LIVING WILD AND DOMESTIC

The Education of a Hunter-Gardener

by Robert Kimber

Pub Date: Nov. 1st, 2002
ISBN: 1-58574-684-3
Publisher: Lyons Press

A self-examination of the hunter’s place in our world, and the author’s own quest to discover a moral and physical space within it.

Kimber (Made for the Country, not reviewed) has been an uneasy hunter since his early 20s, when as a guide he sold a buck he’d shot to a “sport” who liked the look of its rack. Even though he was one of them, sport hunters had, by and large, come to look like shams to him, full of their selfish sense of propriety. What he ate and how he procured it loomed as a big question, one that he now wrestles with here. Were ancient hunter-gatherers so knit into the fabric of the natural world that such a question wouldn’t arise? Didn’t their propitiations indicate some inner conflict? If he were to leave a tribute—say, hang ptarmigan bones from a tree out of respect—would it have meaning or just be a posturing at ritual? He is blessed and grateful, but not pure (“I can’t untangle regret from celebration”). Isn’t catch-and-release a disrespectful toying with trout? And can he claim to meld with the landscape during a hunt, to be part and parcel of a genuine picture? Wild husbandry makes sense to him, “to preserve whatever of the wild we have left,” as it may well to readers, though his notion that the pursuit and killing of wild animals is “one of the most important ways humans can acquire citizenship in the natural world” is less likely to find many nodding their heads.
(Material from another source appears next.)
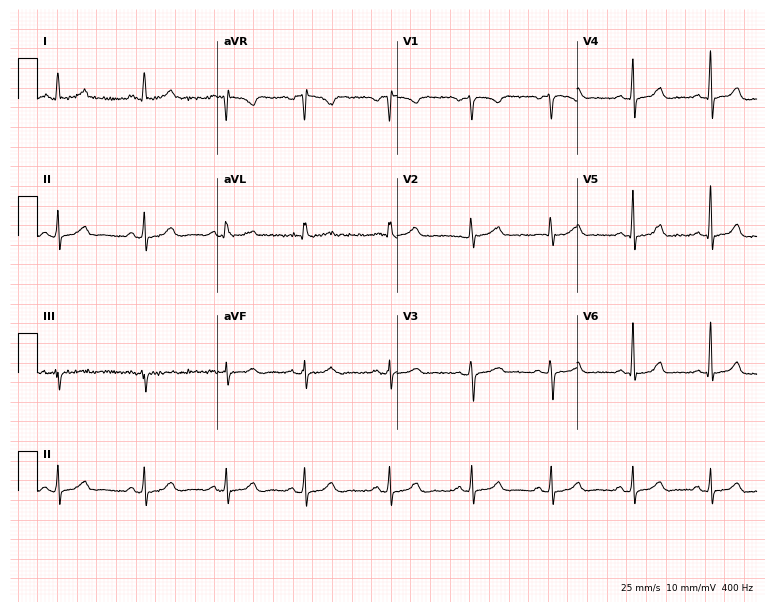
Electrocardiogram (7.3-second recording at 400 Hz), a 44-year-old woman. Overall reading on record: normal ECG.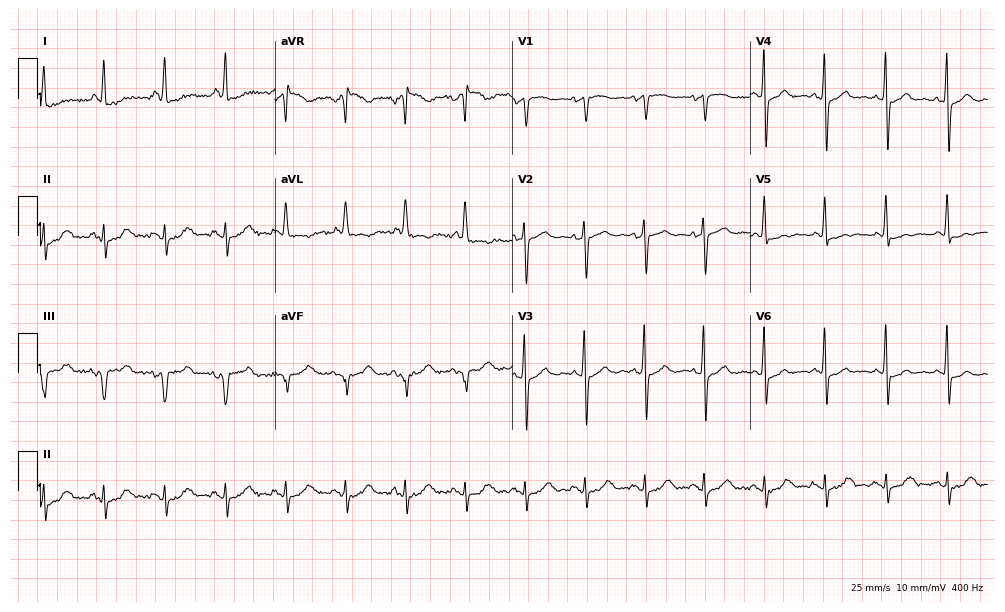
12-lead ECG from a 73-year-old woman. No first-degree AV block, right bundle branch block, left bundle branch block, sinus bradycardia, atrial fibrillation or sinus tachycardia recorded for this tracing. Only these six findings were labelled.

Still, Kimber understands that his appetites and ethics don’t jibe as neatly as he wishes, that our pastoral traditions have prescribed no religious sanctions for hunting, that he must find his own appropriate justification.

Neither pedantic nor self-righteous, but filled with doubt, misgivings, and contradictions in striving for a balance between desire and responsibility: exemplary ethical foraging.